As the title indicated there is a consideration of the expansion of European trade with the wider world that brings with it an exchange and a flow of ideas. It is suggested that the new ideas of the Renaissance, the rediscovery of the values of the ancients are now flowing into the everyday culture of the wider Europe. Antwerp is noted as the principle European port and it is through this city that many of these ideas are flowing, particularly with the early printing establishment of Plantin. This section also considers the work of Pieter Breugal the Elder (c.1525/30 - 69), who in his work captures much of the everyday existence of peasant life. Like his more formal fellow artists however, he draws from the ancients, but this time on their satirical, comical tradition, from authors such as Horace and Martial. A G-D observes that 'The humanity that runs right through Renaissance art and literature seems to broaden yet further during the second half of the sixteenth century. This is true of Bruegel, and more so of Shakespeare, gifted with the broadest imagination of any author, prepared to explore the world of the gravedigger as well as the prince, the buffoon as well as the philosopher, the savage as well as the Magus.

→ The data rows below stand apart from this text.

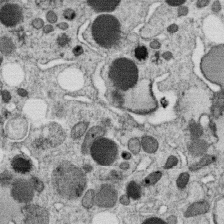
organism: C. elegans
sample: C. elegans oocyte; sperm cells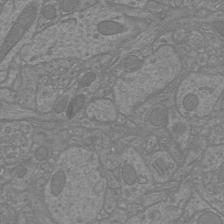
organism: Mouse
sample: Cortical neurons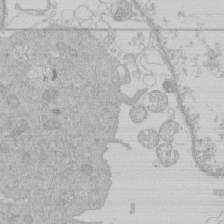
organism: Human
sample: Macrophage cells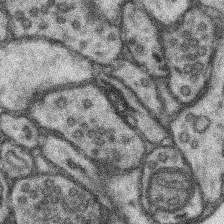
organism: Mouse
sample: Somatosensory cortex neuropil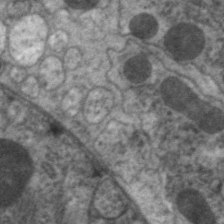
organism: C. elegans
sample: Pharynx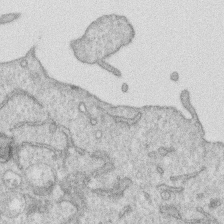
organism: Human
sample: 1205lu cells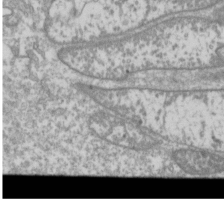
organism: Drosophila
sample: Cell division; meiosis; drosophila spermatocytes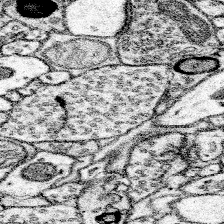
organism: Mouse
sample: Somatosensory cortex neuropil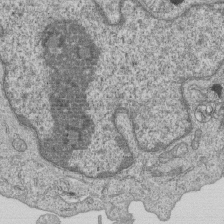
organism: Human
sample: MDA-MB-231 cells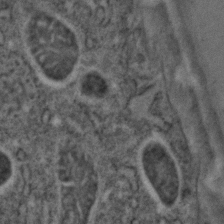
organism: C. elegans
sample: C. elegans embryo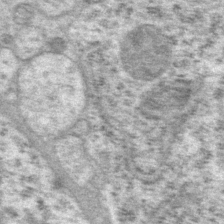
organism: P. pacificus
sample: Pharynx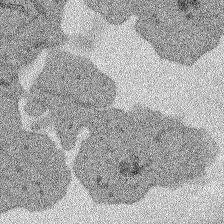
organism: Human
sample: HeLa cells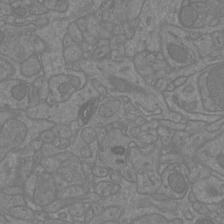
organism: Mouse
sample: Cortical neurons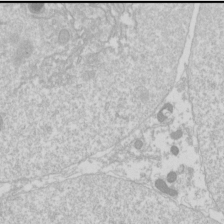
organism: Drosophila
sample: Cell division; meiosis; drosophila spermatocytes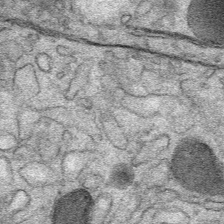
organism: Mouse
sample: Mouse Salivary gland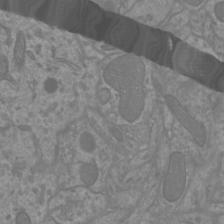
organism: Mouse
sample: Cortical neurons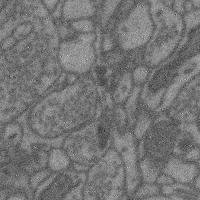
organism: Mouse
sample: Cerebral cortex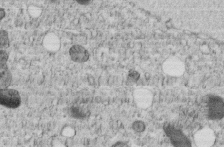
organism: C. elegans
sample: C. elegans embryo early stage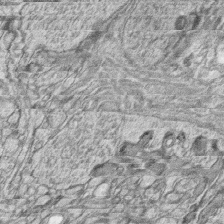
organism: Zebrafish
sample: synaptic ribbons in rod cells and cone cells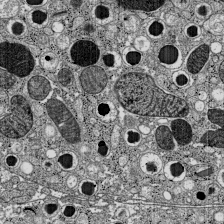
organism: C57BL Mouse
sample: Pancreatic islet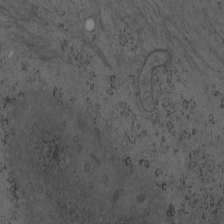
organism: Mouse
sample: OT-I killer T cells with ID8 ovarian cancer cells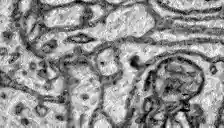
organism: Zebrafish
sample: Brain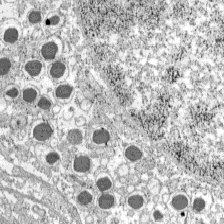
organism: C57BL Mouse
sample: Pancreatic islet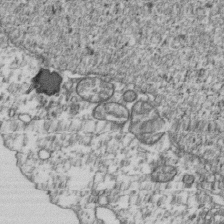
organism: Human
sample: Activated Jurkat CD4+ T cells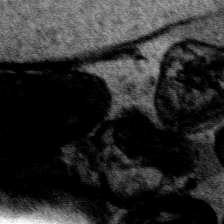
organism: Human
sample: Mitochondria in HCT116 cells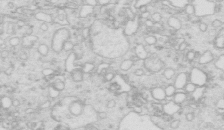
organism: Mouse
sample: Multiciliated cells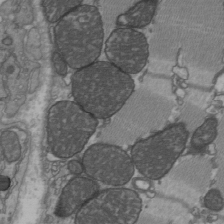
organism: C57BL Mouse
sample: Heart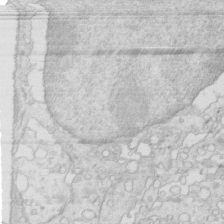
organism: Mouse
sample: Multiciliated cells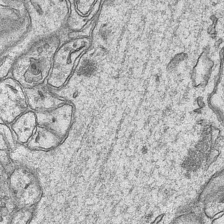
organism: Mouse
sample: CA1 Hippocampus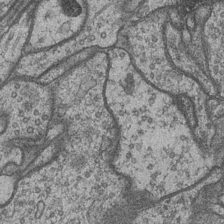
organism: Drosophila
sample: Optic medulla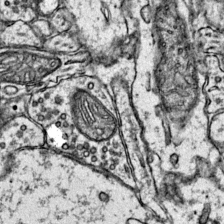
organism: Mouse
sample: Primary visual cortex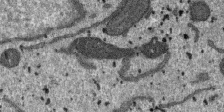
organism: Human
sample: Lung epithelial cells, uninfected (mock) control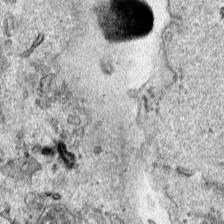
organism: Human
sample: Mitochondria in HCT116 cells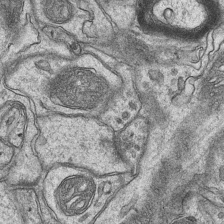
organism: Mouse
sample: CA1 Hippocampus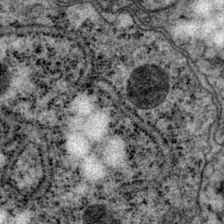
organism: P. pacificus
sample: Pharynx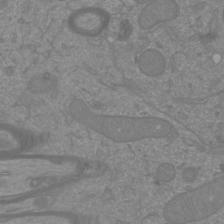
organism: Mouse
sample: Cortical neurons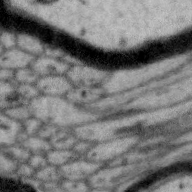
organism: Zebra finch
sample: Brain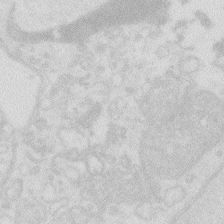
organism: Zebrafish
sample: Macrophage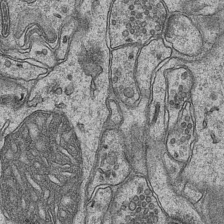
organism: Mouse
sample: CA1 Hippocampus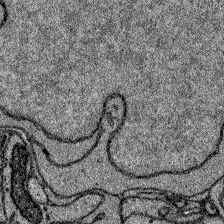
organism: Zebrafish
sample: Larval olfactory bulb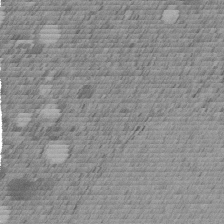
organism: C. elegans
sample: C. elegans embryo early stage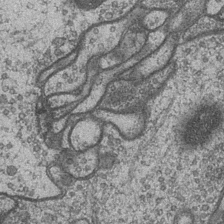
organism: Drosophila
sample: Optic medulla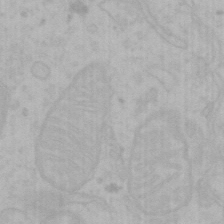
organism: Mouse
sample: Choroid plexus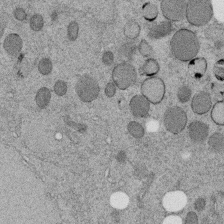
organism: C. elegans
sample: C. elegans embryo early stage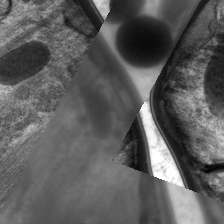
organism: C. elegans
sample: Pharynx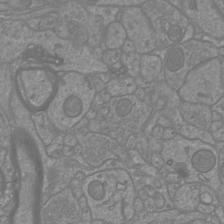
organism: Mouse
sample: Cortical neurons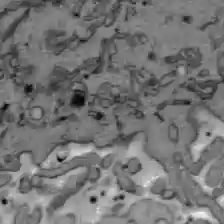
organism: C57BL Mouse
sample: Liver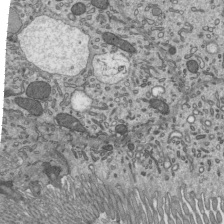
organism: Mouse
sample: Mouse epididymis efferent ductule cilia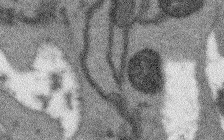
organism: Arabidopsis thaliana
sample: Root tip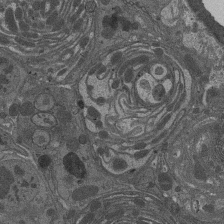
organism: Drosophila
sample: Antenna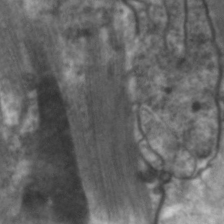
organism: C. elegans
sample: Pharynx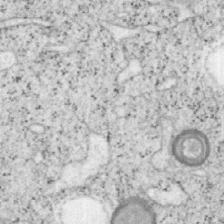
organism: Mouse
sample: OT-I killer T cells with ID8 ovarian cancer cells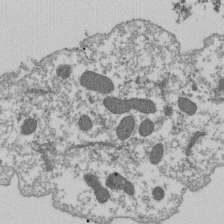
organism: Dictyostelium discoideum
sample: Dictyostelium multivesicular bodies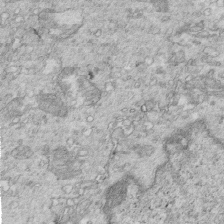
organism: Mouse
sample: Multiciliated cells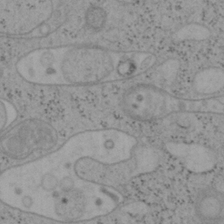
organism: Mouse
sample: OT-I killer T cells with ID8 ovarian cancer cells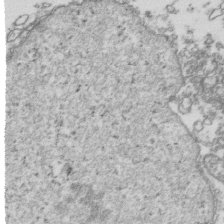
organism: Human
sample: Activated Jurkat CD4+ T cells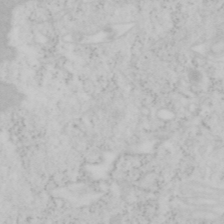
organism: Mouse
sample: OT-I killer T cells with ID8 ovarian cancer cells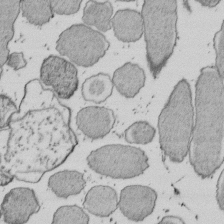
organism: E. coli
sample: Bacterial nucleoid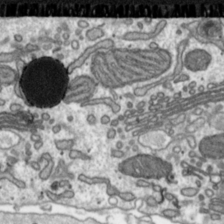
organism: Toxoplasma gondii
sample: Parasites in a vacuole inside a host cell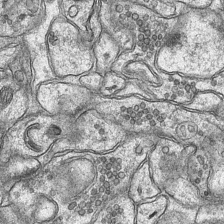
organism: Mouse
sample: CA1 Hippocampus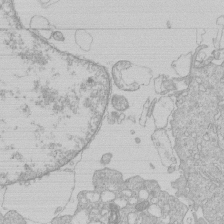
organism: Human
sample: Macrophage cells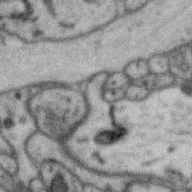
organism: Zebra finch
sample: Brain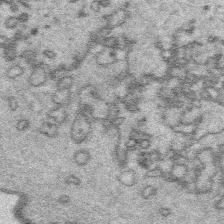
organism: Platynereis dumerilii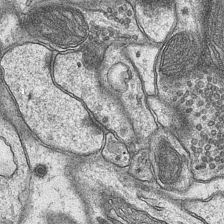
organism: Mouse
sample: CA1 Hippocampus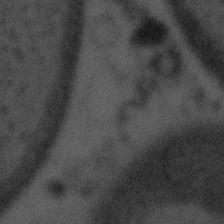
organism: Tuwongella immobilis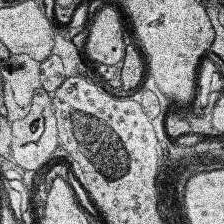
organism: Human
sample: Temporal Lobe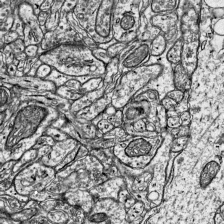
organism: Mouse
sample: Visual Cortex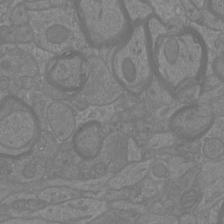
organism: Mouse
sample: Cortical neurons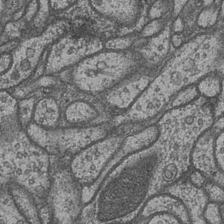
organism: Drosophila
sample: Optic medulla

There is no such thing as a life not worth noticing'. (p.316).
Counter-Reformation
The end of the Renaissance, if there could be such a thing, is probably brought about by the Roman Catholic Council of Trent which set out a manifesto to counter the Reformation. It particularly dictated styles of art that should be used in a religious context, moving against the individual freedoms and artistic licence that artists had taken and developed from the classical styles and ideas. It sought to rid religious art of any link to pagan myths and legends, and 'excessive' nudity. A G-D writes 'The reformers of the 1560's dreamed of doing away with a large part of the Renaissance because they believed it had clouded the Christian picture. What they were attempting to do, in a sense, was to wind the clock back to the very beginnings of the Italian Renaissance. It is as if they were trying to go all the way back to what might be called the innocent Renaissance, the Renaissance of Giotto, Nicola Pisano and his son Giovanni - who had found, in Greco-Roman naturalism, a vocabulary with which to express a new and vivid piety, but who had not fully opened the Pandora's box of antiquity'. (p.318)
Epilogue
A G-D sums up his book and the Renaissance and seeks to pin-point the essence of what was discovered and the legacy this period has left on Western Civilisation as he writes 'But perhaps the most enduring legacy of the Renaissance lies not in any form of revival - whether of classical ideas, or of realistic depiction - but in the new way in which it taught people to think about their own nature'. (p.324). He returns to Donatello's statue of St John the Baptist (1438) 'The miracle is not just the conjuring up of humanity, of the life force or living presence. The miracle lies in the delicacy and precision with which a moment of feeling has been caught - and in the magnitude of the revelation communicated by this capturing of something that seems so fugitive and, at once, so endlessly fascinating. The message forever trembling on the Baptist's lips is the message of the Renaissance itself. What is inside a man can be a whole world'. (p.324).